Rabbi Spike Anderson

Rabbi Spike Anderson

We have never experienced anything like coronavirus as a society. Our synagogue, like religious institutions everywhere, is made up of individuals who are increasingly experiencing real angst and fear related to their jobs, their health and that of their loved ones, and feelings of isolation. In short, the “unknown” looms more distinctly than it has for us in living memory.

I believe that, in some ways, our synagogue was built for times like these. If our mission is to bring light into a darkening world (hope and goodness), and provide an avenue for spiritual development with like-minded people, now is the time when these strengths are most poignant.

Temple Emanu-El has always been “high touch,” as opposed to “high-tech.” One of our first challenges was how to do both. If we could not bring our people to their Judaism, we would have to find a way to bring Judaism to our people, wherever they were.

Clearly, our millennial Rabbis were invaluable in helping us make the vital changes, as well as to acclimate our congregants as fast as possible.

Our in-person daily classes now were to be conducted and attended via Zoom. Our Friday night Shabbat services, now conducted in an empty sanctuary, were to be experienced via Facebook live. Our social interactions were now “face-to-face” from the safety of our own homes. Pastoral care, which I always think is best face-to-face, was now screen-to-screen. Not surprisingly, the numbers of congregants who attend through these new mediums has doubled, and in some cases, tripled. Ample time plus acute need has led to increased engagement.

A saving grace has been the mobilization of groups of congregants who make daily calls to others in our congregation. This type of outreach ensures that no one falls through the cracks and we can be there to help them if they need food or medicine. As important, these daily phone calls bring connection, even if it is with congregants whom they do not (yet) know.

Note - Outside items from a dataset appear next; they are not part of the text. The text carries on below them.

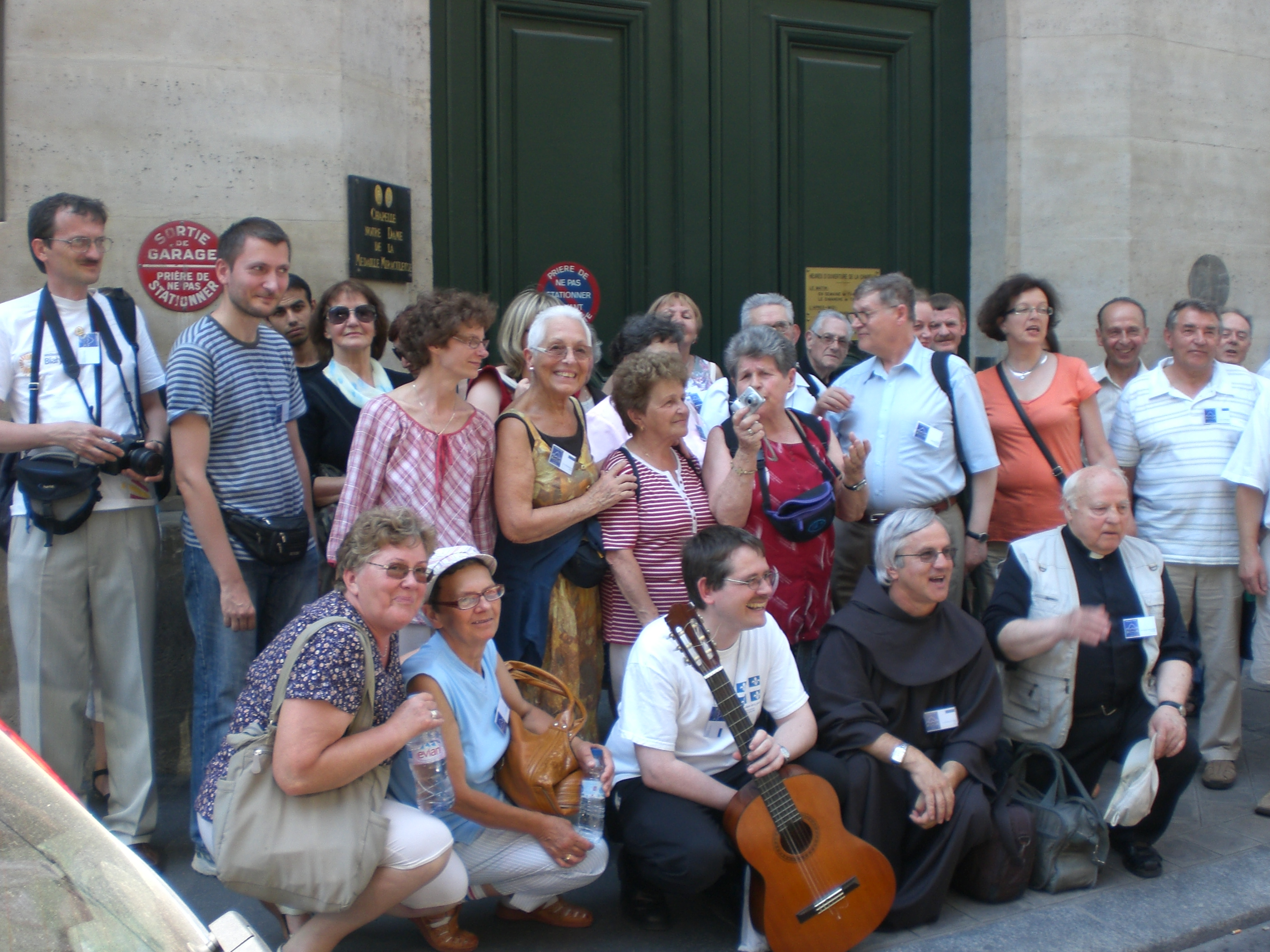 Partoprenantoj de la IKUE-Kongreso 2010 en Parizo (27-a de junio ĝis la 3-a de julio 2010) antaŭ la Kapelo de la Mirakla Medalo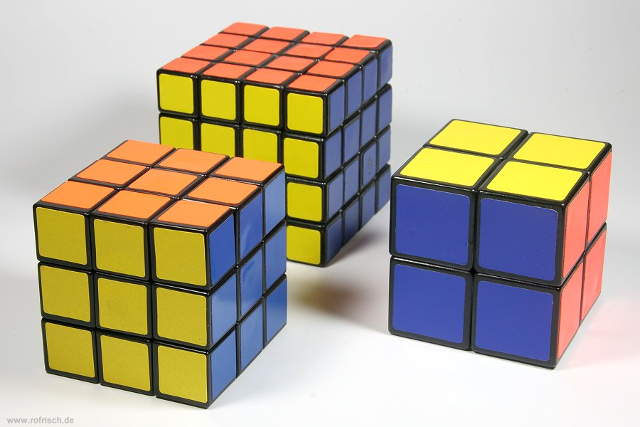 Zauberwürfel-Varianten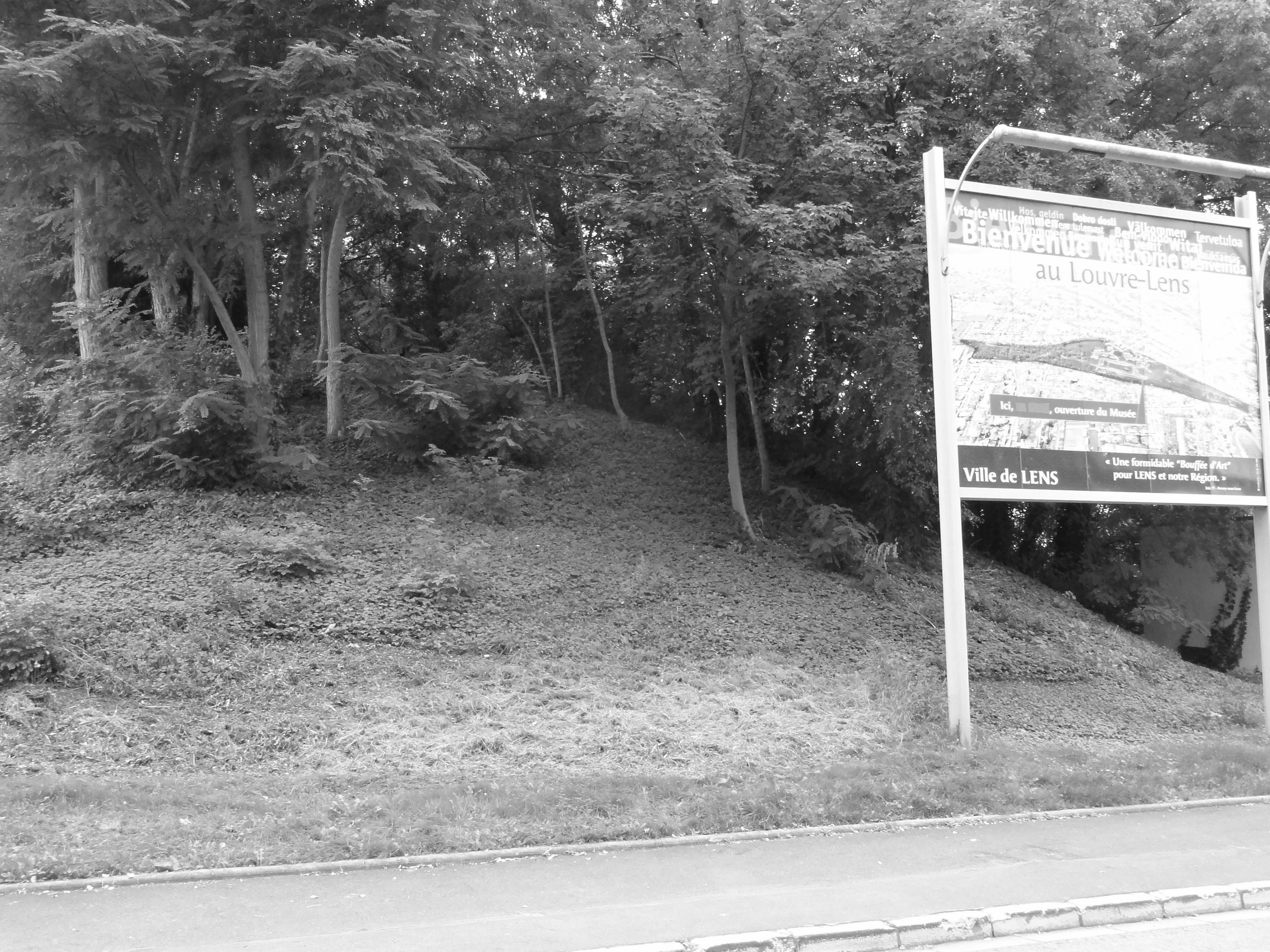 Terril n° 68A dit Cavalier du 9 de Lens, fosse n° 9 de la Compagnie des mines de Lens dans le bassin minier du Nord-Pas-de-Calais, Lens, Pas-de-Calais, Nord-Pas-de-Calais, France.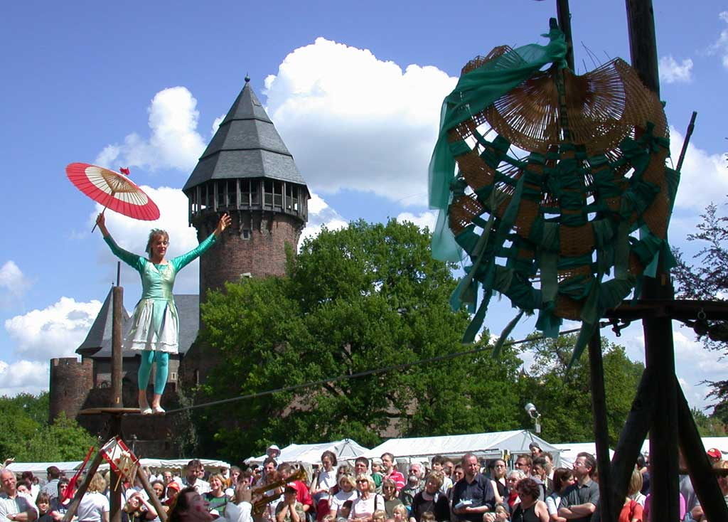 Seiltänzerin im Burgpark, Krefeld-Linn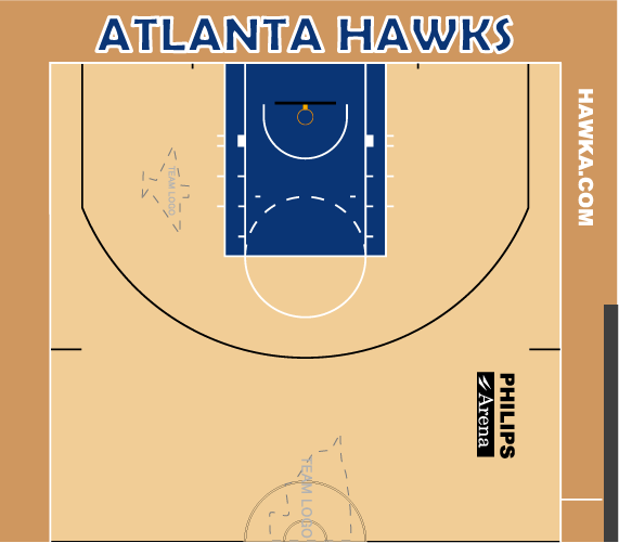 ホークスホームコート配色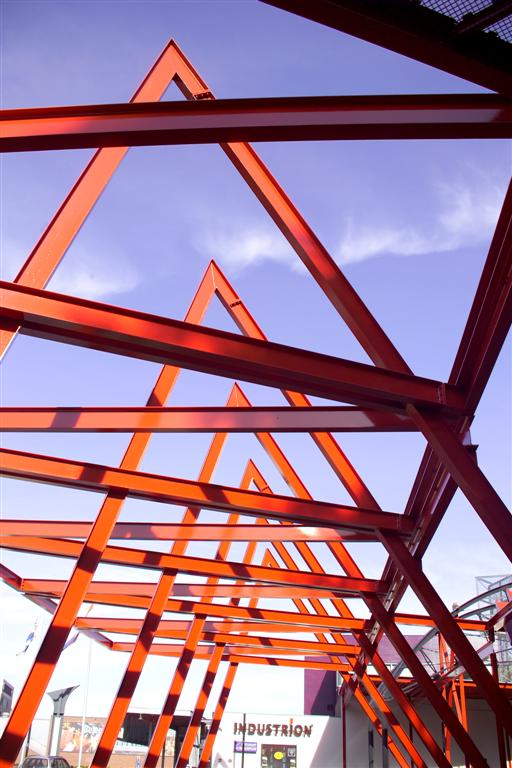 stalen constructie Industrion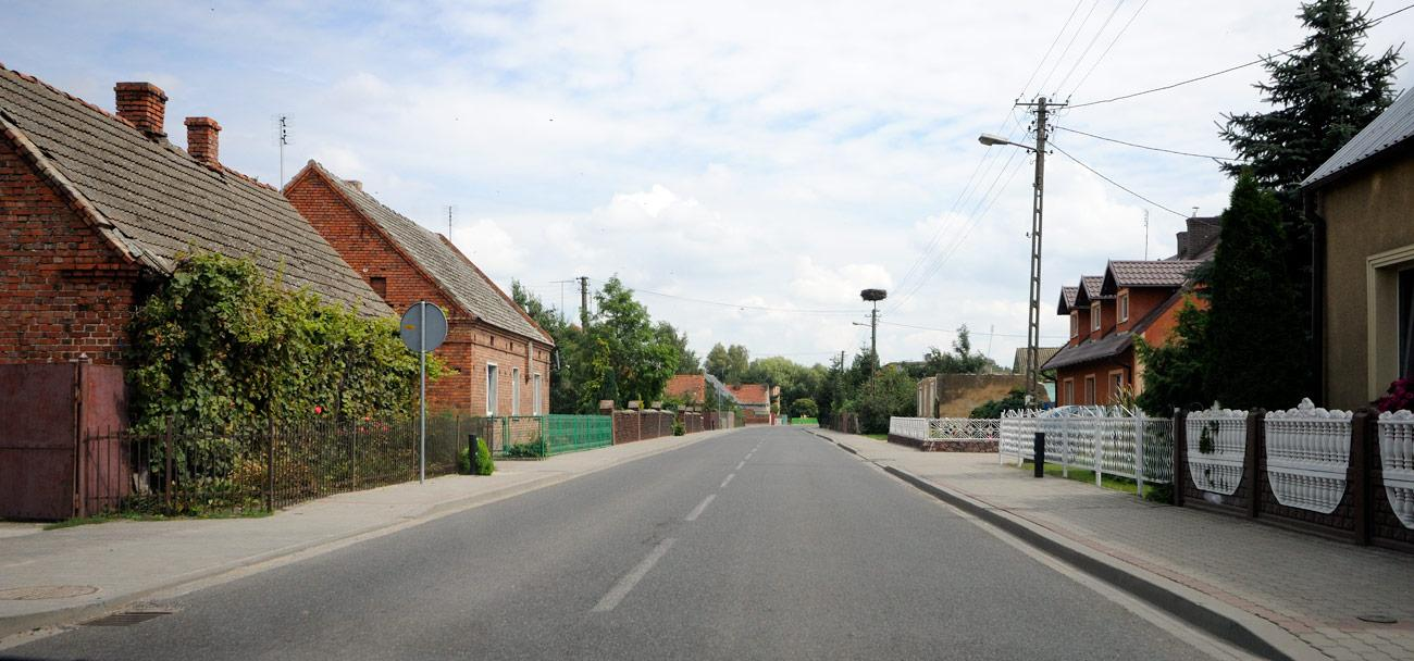 Główna droga wiodąca przez Wolkowo.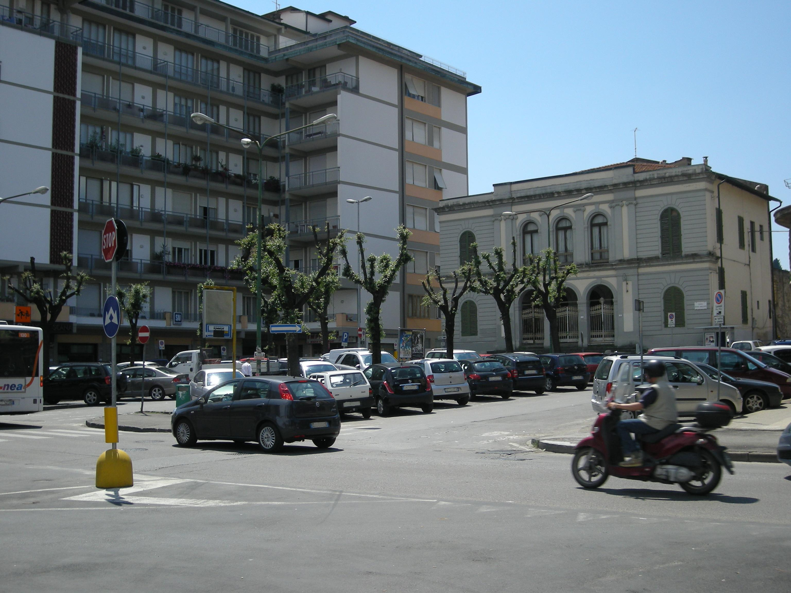 Piazza Cavallotti a Signa (FI).

There is a Hebrew expression attributed to the prime minister of Israel, Golda Meir, as she led her country against enemies that pressed its borders: “Ayn Brayra,” which translates as, “There is no choice.” Religion (paired with science) is what will get us through this plague. It offers hope, connection, and the understanding that we are all part of the human experience, even if this is new to us. The hope is for better days, soon. The connection is with one another, and God. And the link to human experience allows us to see ourselves as something greater, and thus, far from alone.

Mayor Lynn Deutsch

Mayor Lynn Deutsch.

As mayor, I have been incredibly proud of Dunwoody staff’s ability to transition rather seamlessly from a traditional office setting to a virtual scenario. The city continues to move forward and has actually been able to expedite some public works projects as a result of the reduction in vehicle traffic. I am impressed with the quality of work that continues to happen, permitting, inspections, park construction and more are signs that Dunwoody is open for business.  As we continue to travel through this challenging time, I expect that the next step for Dunwoody, like many businesses, will be a hybrid of some work occurring in the office and some work continuing to be conducted virtually.

We’ve learned to be flexible and creative, but we haven’t forgotten the importance of face-to-face communication. Our officers are on the streets. Our public works and parks teams are on-site. Our public meetings are more meaningful and productive when we can actually see and interact with the public. We can only do so much for so long virtually. That’s why I look forward to reopening City Hall when the time is right and in a way that’s safe for all. Because of this pandemic, things might look different. But our commitment to this community is unchanged.